幾個月的生活,朱拂曉身軀壯碩,整個人少了幾分書生氣,多了幾分說不清道不明的味道。有鐵血厮殺,還有對于人命的慈悲,還有幾分冷酷無情。
“這就是一個人吃人的世界。”朱拂曉拿起戰袍,然後走出了大營。
伴随着年關将近,天氣越來越冷,邊境爆發的沖突也越加頻繁。
“聽人說前些日子突厥人跑去内地打秋風了,掠了十幾個村子。”三娘子跟在朱拂曉身邊。
“突厥不是已經投靠我大隋,與我大隋一道去攻打高麗嗎?怎麽還敢如此放肆?”朱拂曉心頭不解。
“就是因爲投靠了我大隋,所以才如此放肆。”李秀甯意味深長的道:“朝廷中的諸公可不會因爲一群賤民,而與突厥翻臉的。隻要突厥沒有攻城拔寨,朝中諸公都會睜一隻眼閉一隻眼去選擇容忍。”
朱拂曉沒有說話,隻是穿戴好殘破盔甲,然後擦拭着腰間染血的腰帶。
白五拿着一隻羊腿,笑眯眯的自遠處走來:“兄弟,來一隻羊腿?”
“我早晨不喜歡吃油膩。”朱拂曉頭也不擡的道。
幾個月的同袍之誼,朱拂曉與白五之間早就沒有了往日裏生分,雙方之間熟悉的不能再熟。
“那可惜了。”白五搖了搖頭,然後拍拍朱拂曉肩膀:“我說小子,你現在軍功累積足夠了,要不了多久兵部調令就會下來,到時候你小子就可以脫離這火坑了。你小子出去後,可千萬莫要忘記兄弟我,找個機會将哥哥我拽出去。”

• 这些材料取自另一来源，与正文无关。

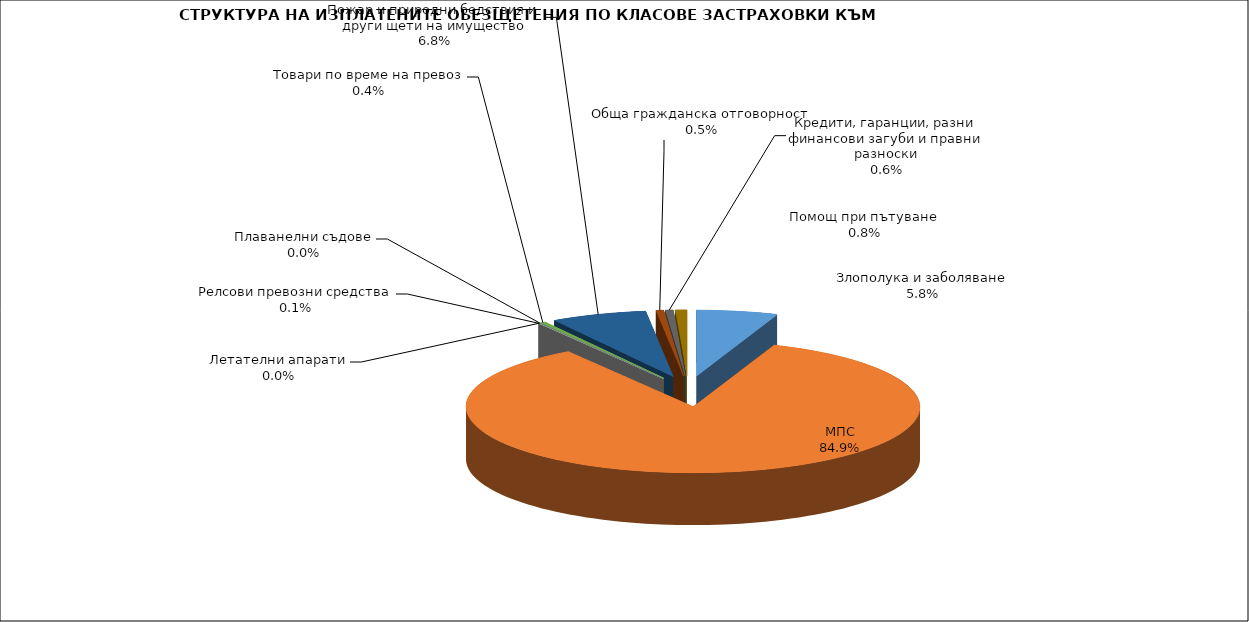
| Category | Series 0 |
|---|---|
| Злополука и заболяване | 0.058 |
| МПС | 0.849 |
| Релсови превозни средства | 0.001 |
| Летателни апарати | 0 |
| Плаванелни съдове | 0 |
| Товари по време на превоз | 0.004 |
| Пожар и природни бедствия и други щети на имущество | 0.068 |
| Обща гражданска отговорност | 0.005 |
| Кредити, гаранции, разни финансови загуби и правни разноски | 0.006 |
| Помощ при пътуване | 0.008 |
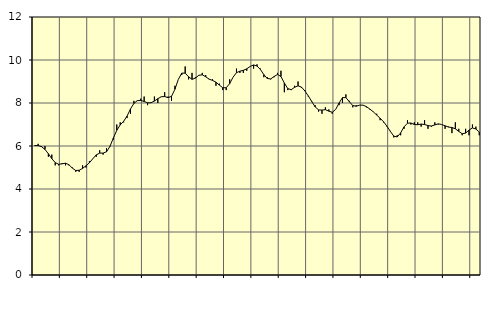
| Category | Piggar | Series 1 |
|---|---|---|
| nan | 6 | 6.02 |
| 87.0 | 6.1 | 6.02 |
| 87.0 | 6 | 5.97 |
| 87.0 | 6 | 5.84 |
| nan | 5.5 | 5.64 |
| 88.0 | 5.6 | 5.41 |
| 88.0 | 5.1 | 5.23 |
| 88.0 | 5.1 | 5.15 |
| nan | 5.2 | 5.17 |
| 89.0 | 5.1 | 5.2 |
| 89.0 | 5.1 | 5.13 |
| 89.0 | 5 | 4.97 |
| nan | 4.8 | 4.86 |
| 90.0 | 4.8 | 4.87 |
| 90.0 | 5.1 | 4.96 |
| 90.0 | 5 | 5.08 |
| nan | 5.3 | 5.22 |
| 91.0 | 5.4 | 5.41 |
| 91.0 | 5.5 | 5.59 |
| 91.0 | 5.8 | 5.67 |
| nan | 5.6 | 5.67 |
| 92.0 | 5.9 | 5.73 |
| 92.0 | 6 | 5.98 |
| 92.0 | 6.3 | 6.37 |
| nan | 7 | 6.73 |
| 93.0 | 7.1 | 6.98 |
| 93.0 | 7.1 | 7.15 |
| 93.0 | 7.3 | 7.39 |
| nan | 7.5 | 7.72 |
| 94.0 | 8.1 | 7.98 |
| 94.0 | 8.1 | 8.11 |
| 94.0 | 8.2 | 8.12 |
| nan | 8.3 | 8.07 |
| 95.0 | 7.9 | 8.01 |
| 95.0 | 8 | 8.01 |
| 95.0 | 8.3 | 8.09 |
| nan | 8 | 8.2 |
| 96.0 | 8.3 | 8.29 |
| 96.0 | 8.5 | 8.3 |
| 96.0 | 8.3 | 8.25 |
| nan | 8.1 | 8.31 |
| 97.0 | 8.8 | 8.64 |
| 97.0 | 9.1 | 9.1 |
| 97.0 | 9.3 | 9.39 |
| nan | 9.7 | 9.39 |
| 98.0 | 9.1 | 9.22 |
| 98.0 | 9.4 | 9.1 |
| 98.0 | 9.2 | 9.16 |
| nan | 9.3 | 9.29 |
| 99.0 | 9.4 | 9.31 |
| 99.0 | 9.3 | 9.22 |
| 99.0 | 9.1 | 9.11 |
| nan | 9.1 | 9.05 |
| 0.0 | 8.8 | 8.97 |
| 0.0 | 8.9 | 8.83 |
| 0.0 | 8.6 | 8.71 |
| nan | 8.6 | 8.71 |
| 1.0 | 9.1 | 8.9 |
| 1.0 | 9.2 | 9.2 |
| 1.0 | 9.6 | 9.41 |
| nan | 9.4 | 9.48 |
| 2.0 | 9.4 | 9.52 |
| 2.0 | 9.5 | 9.59 |
| 2.0 | 9.7 | 9.7 |
| nan | 9.6 | 9.77 |
| 3.0 | 9.8 | 9.72 |
| 3.0 | 9.6 | 9.56 |
| 3.0 | 9.2 | 9.32 |
| nan | 9.2 | 9.14 |
| 4.0 | 9.1 | 9.12 |
| 4.0 | 9.2 | 9.23 |
| 4.0 | 9.4 | 9.33 |
| nan | 9.5 | 9.23 |
| 5.0 | 8.5 | 8.93 |
| 5.0 | 8.6 | 8.67 |
| 5.0 | 8.6 | 8.62 |
| nan | 8.8 | 8.73 |
| 6.0 | 9 | 8.8 |
| 6.0 | 8.7 | 8.74 |
| 6.0 | 8.6 | 8.56 |
| nan | 8.3 | 8.33 |
| 7.0 | 8.1 | 8.07 |
| 7.0 | 7.9 | 7.82 |
| 7.0 | 7.6 | 7.68 |
| nan | 7.5 | 7.67 |
| 8.0 | 7.8 | 7.69 |
| 8.0 | 7.7 | 7.62 |
| 8.0 | 7.5 | 7.57 |
| nan | 7.7 | 7.7 |
| 9.0 | 7.9 | 8 |
| 9.0 | 8 | 8.25 |
| 9.0 | 8.4 | 8.25 |
| nan | 8.1 | 8.06 |
| 10.0 | 7.8 | 7.88 |
| 10.0 | 7.9 | 7.85 |
| 10.0 | 7.9 | 7.9 |
| nan | 7.9 | 7.9 |
| 11.0 | 7.8 | 7.83 |
| 11.0 | 7.7 | 7.72 |
| 11.0 | 7.6 | 7.59 |
| nan | 7.5 | 7.44 |
| 12.0 | 7.2 | 7.29 |
| 12.0 | 7.1 | 7.13 |
| 12.0 | 6.9 | 6.92 |
| nan | 6.7 | 6.68 |
| 13.0 | 6.4 | 6.46 |
| 13.0 | 6.5 | 6.42 |
| 13.0 | 6.5 | 6.61 |
| nan | 6.8 | 6.89 |
| 14.0 | 7.2 | 7.06 |
| 14.0 | 7 | 7.07 |
| 14.0 | 7.1 | 7 |
| nan | 7.1 | 6.99 |
| 15.0 | 6.9 | 7.02 |
| 15.0 | 7.2 | 7 |
| 15.0 | 6.8 | 6.95 |
| nan | 6.9 | 6.93 |
| 16.0 | 7.1 | 6.98 |
| 16.0 | 7 | 7.03 |
| 16.0 | 7 | 7 |
| nan | 6.8 | 6.94 |
| 17.0 | 6.9 | 6.88 |
| 17.0 | 6.6 | 6.86 |
| 17.0 | 7.1 | 6.8 |
| nan | 6.8 | 6.68 |
| 18.0 | 6.5 | 6.57 |
| 18.0 | 6.8 | 6.6 |
| 18.0 | 6.5 | 6.74 |
| nan | 7 | 6.84 |
| 19.0 | 6.9 | 6.79 |
| 19.0 | 6.5 | 6.65 |

說到這裏,白五一雙眼睛左右打量,然後看着朱拂曉:“尚書公楊素欺人太甚,要不是兵部大佬在上面護着,隻怕咱們與薛将軍隻能去落草爲寇了。多虧張須駝老将的牌子在上面扛着,否則咱們兄弟的命早就被埋葬在這絞肉場了。”
大戰爆發,幾十萬人的征戰,就算你武道修爲再高,也唯有殒命的下場。
這就是天子之劍。
“兄長求我,還不如去求李建業,他可是關隴世家的嫡傳子弟。”朱拂曉嘀咕了句。
李建業是三娘子的化名。
“李家雖然是關隴門閥中的一員,但也未必敢得罪尚書公楊素。尤其如今楊素位極人臣,可不是那麽好惹的。”白五搖了搖頭。
“上馬!”大将軍薛已自大帳内走出,一聲唿哨過後,衆人紛紛登臨戰馬,然後笑着奔向遠方。
衆人出了大營,日常巡邏,巡視着遼水河岸。
去大營五十裏,忽然隻聽遠方傳來一道嘈雜聲,婦人的哭喊、馬蹄嘶鳴、狼哭鬼嚎般的吼叫,穿過曠野遙遙傳來。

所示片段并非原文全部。